Optimizing Function Closures

4 minute read

In this post I want to talk about optimizations for function closures.

Evaluating Function Closures

One of the biggest revelations for me when writing Marco was that functions are not actually first class citizens. Closures are.

When you define a function, you’re actually creating a object which has three pieces of data: An executable body, an environment, and a list of parameters.

This closure object is what can be passed around and eventually called. It will take care of evaluating the function body (which it holds) in the environment where the function was originally defined (which it also holds) extended with the parameters (which it also also holds) bound to the actual arguments.

This is the definition of evaluating a closure (hence, a function with lexical scope). The cool thing about this definition is that it maps exactly to the code.

The Insight

Consider the evaluation of the following code:

(def y 1)
(def f (function (x) (+ x y)))
(def z 42)

f is bound to a closure object that holds the following data:

  • The body: '(+ x y)
  • The parameters: 'x
  • The environment in the moment that f is defined

So what is currently on that environment?

Obviously, + and y have to be, because they are used in the body. With a bit of cleverness that I might eventually talk about, f also is (to allow recursion with anonymous functions). What about z?

I wrote in this other post that z would be available. I have changed this now, and things declared after the declaration of the function are not available, by definition. With that I might have killed mutual recursion for now. I’ll figure that out later.

The interesting question here is: What about -? What about *, def, set! etc?

None of these bindings are used in the function body, so one could argue that they should not be there. This is an known optimization for closure environments and I have added this to Marco.

The Trick

But how do you know what needs to be available in the closure environment? I won’t make this post long and just say that there are formal ways to do it.

What I do is: During the function definition, I copy to the closure environment all symbols referenced in the body that are available at that point. The symbols I cannot find, I just assume they will be available later.

What happens later?

Currently there are three situations where symbols can be referenced in a function body and not be available at the time of the function definition:

  1. Parameters: They are available only when the function is about to be called. So I just ignore them because I know they will be bound during the call.

  2. Special forms: Symbols that are used inside special forms and won’t actually be used to lookup values. More on this later.

  3. Actual errors. Symbols that are not defined anywhere.

The way it is currently done, if you defined a function that uses a variable that is not defined, it will only cause an error when you call that function, even though the function definition itself is invalid, by definition. In a way I’m apologizing instead of asking for permission, but there is a reason for that.

Back to Number 2

Consider the following code:

(def f (function (x) (let (a x) a)))

f is a function that takes one argument and returns it. When evaluating this function definition, I have no way to know at that point that the first a is not actually a symbol lookup (it is actually defining a to be x). It has special meaning because of the evaluation semantics of let.

That is the whole reason for the delayed check.

In the current implementation, I will assume that a is not available in the environment for a reason. When later the function is called, a will never be really used for a lookup, so there won’t be an error. I believe this works for any special forms.

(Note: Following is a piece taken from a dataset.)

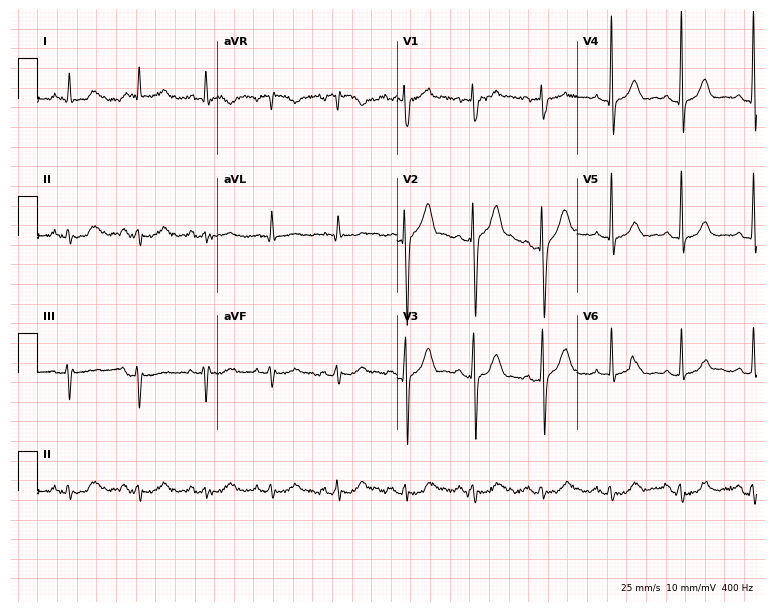
12-lead ECG from a 47-year-old woman (7.3-second recording at 400 Hz). Recorded interpretation: within normal limits.
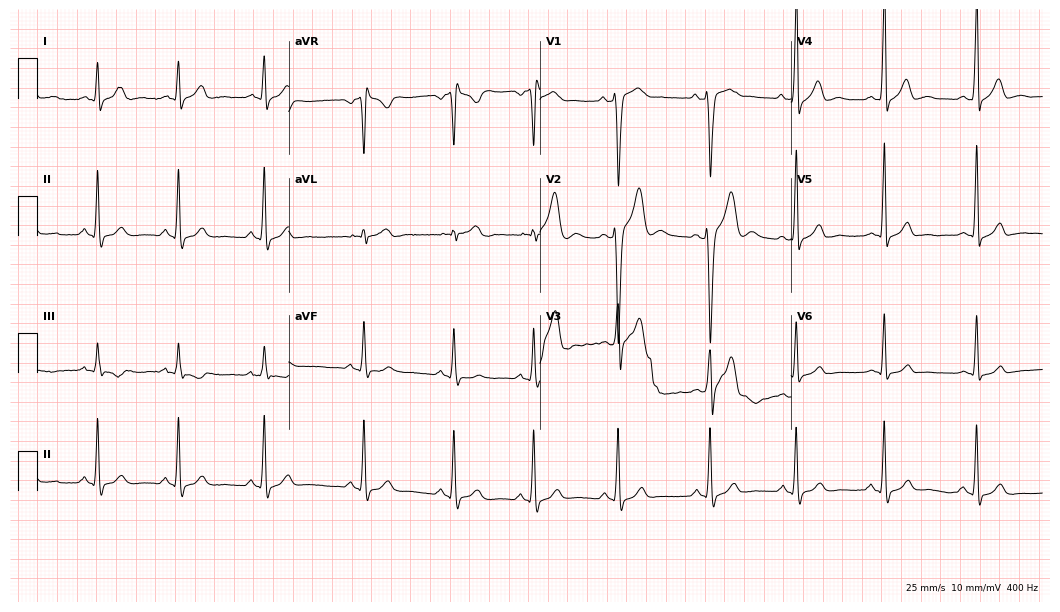
Standard 12-lead ECG recorded from a 22-year-old male. None of these six findings is recorded: first-degree AV block, right bundle branch block (RBBB), left bundle branch block (LBBB), sinus bradycardia, atrial fibrillation (AF), sinus tachycardia.

The “better” approach would be to peek into the body of the function, find the let and recognize it as a special form. Then each special form would have well defined semantics for free variables. Marco doesn’t have special forms yet, but I’m considering adding them.


Running the same tests as the previous post:


100  : 0.72s user 0.06s system 139% cpu 0.562 total
500  : 2.35s user 0.22s system 117% cpu 2.196 total
1000 : 5.77s user 0.25s system 107% cpu 5.618 total
5000 : 111.44s user 0.82s system 101% cpu 1:51.07 total
10000: too long to wait

Now with the optimization:

100  : 0.81s user 0.05s system 151% cpu 0.570 total
500  : 1.64s user 0.12s system 142% cpu 1.229 total
1000 : 2.95s user 0.20s system 117% cpu 2.691 total
5000 : 38.57s user 0.40s system 102% cpu 38.204 total
10000: 149.57s user 1.09s system 101% cpu 2:29.08 total

And remember this is a very simple test with a small environment. Imagine the gains when you have a big language.

If you are ever designing your own language, I suggest you do this as soon as you can. Do not focus on this in the very beginning, but if you ever feel you can do it, get to it. I had to do major changes to the implementation and even some semantics in order to get this working properly.